Thirty exhilarating, or terrifying seconds later, depending on whether you are telling the story or you are the subject of the story, the cow and calf are herded into the pen and the episode comes to an end. I can attest that there is no better feeling that putting a closed gate between you and a fast mean cow.

Don't you just love cattle? I do.
My wife? Not so much right now.

(republished from 06)

Monday, May 12, 2008

Hippies. Free love, but that's about it.

My impressions from the Whole Earth Festival in Davis.



A new Tie-dyed, peace symbol t-shirt;
Twenty three dollars.





A groovy set of hand made thong-less sandals;

One Hundred and nine dollars.




A stylin' new pair of plum corduroy pants;

One hundred and ten dollars.





Spending $242 of your parent's money to look they did back in 1971 for $8;

Priceless.

Saturday, May 10, 2008

Paintball is evil.

Well, not exactly evil, but it sure hurts!
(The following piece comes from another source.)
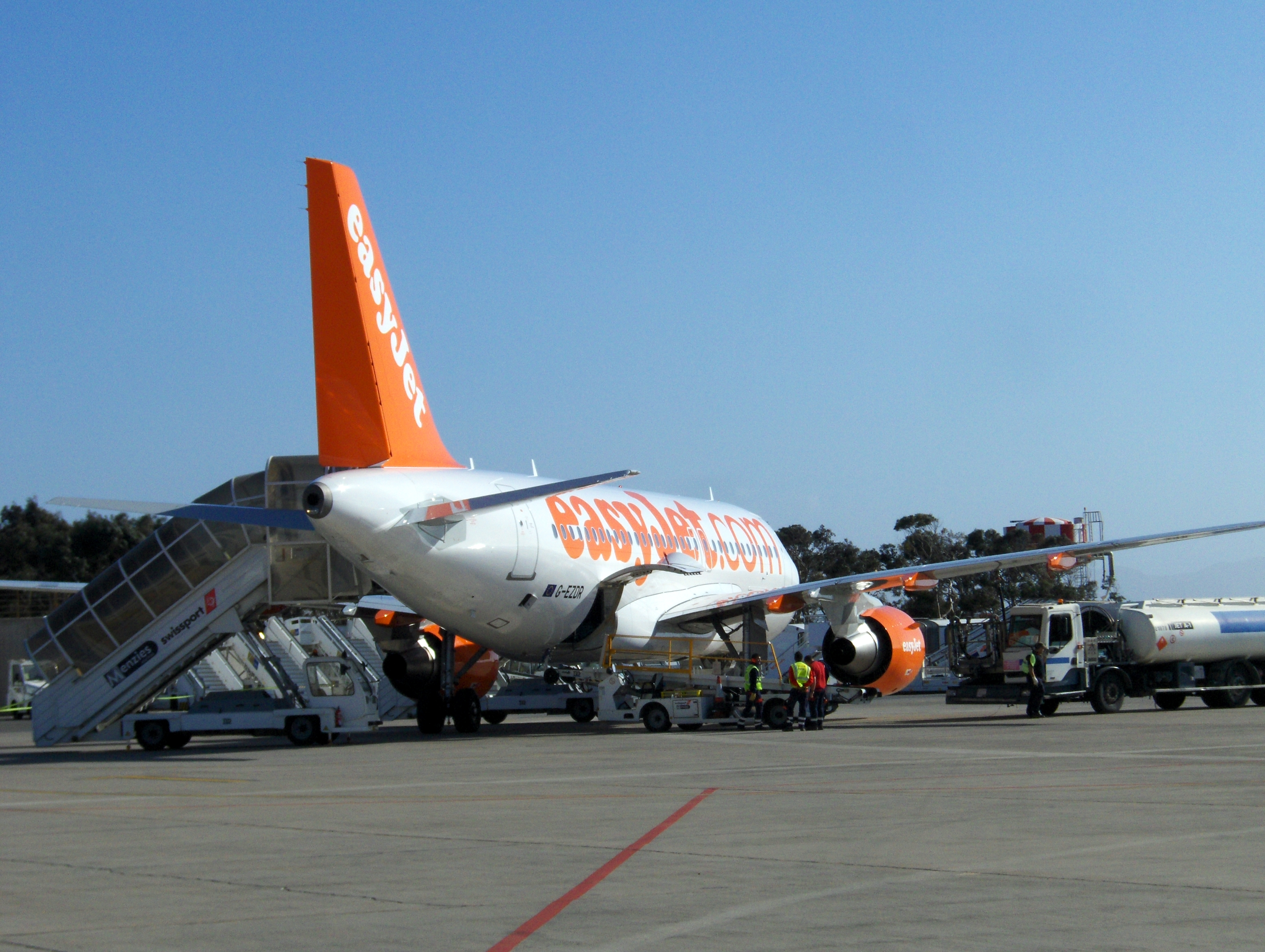 Airbus A319 en el aeropuerto de Almería

I have been resisting my son's invitations to go paintballing with him for a few years now. I told him I played paintball once, before they had restrictions on the speed of the balls and all the fancy guns shooting 20 balls per second. When I played they used pump action guns and the guys who played all the time would freeze their paintballs so they wouldn't jam in their guns. Let me tell you, a frozen paintball hitting you at 400 feet per second hurts like, well, it just hurts.
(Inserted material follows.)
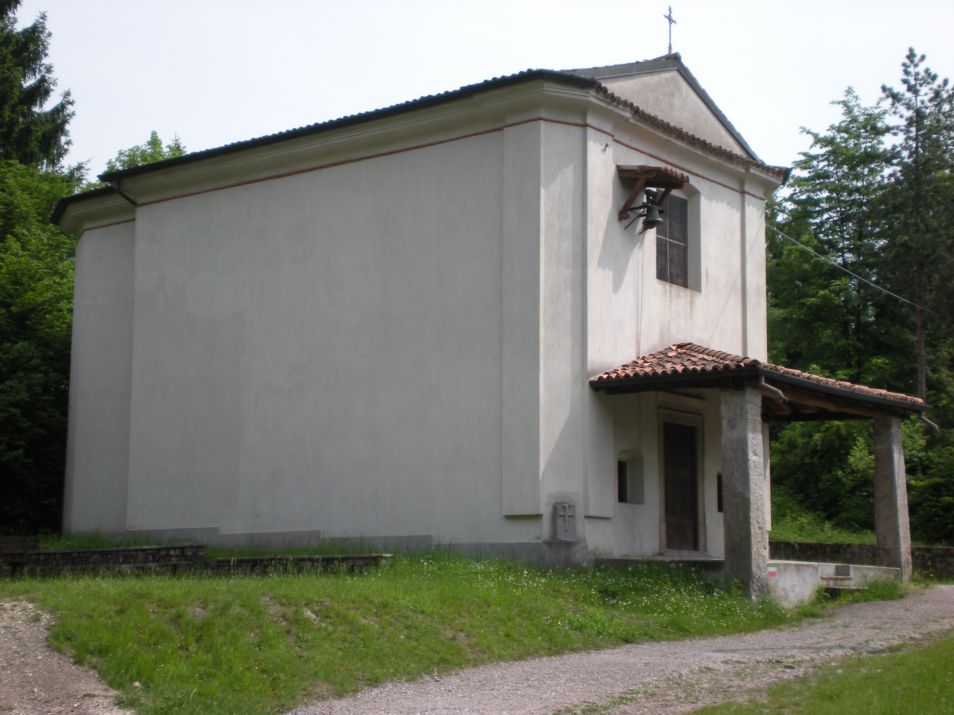 Oratorio di San Bernardo a Pertica Alta, lungo il sentiero Emiliano Rinaldini e Mario Pellizzari

When I came back from that paintball experience, 18 years ago, I looked like I had been beaten by a gang of crack addicts armed will ball peen hammers. Big purple bruises and red welts, that soon turned into bruises. Thank you very much, but I have experienced all the paintball I ever wanted in one day.

OK, so I'm not very bright and went again last night.

It was fun. I am still nursing the bad knee from my Quad incident, so I am not very mobile. Being mobile seems to be a big advantage in paintball, being fast and young doesn't hurt either. No one would mistake me for fast or young, so basically I am a giant, slow moving, target.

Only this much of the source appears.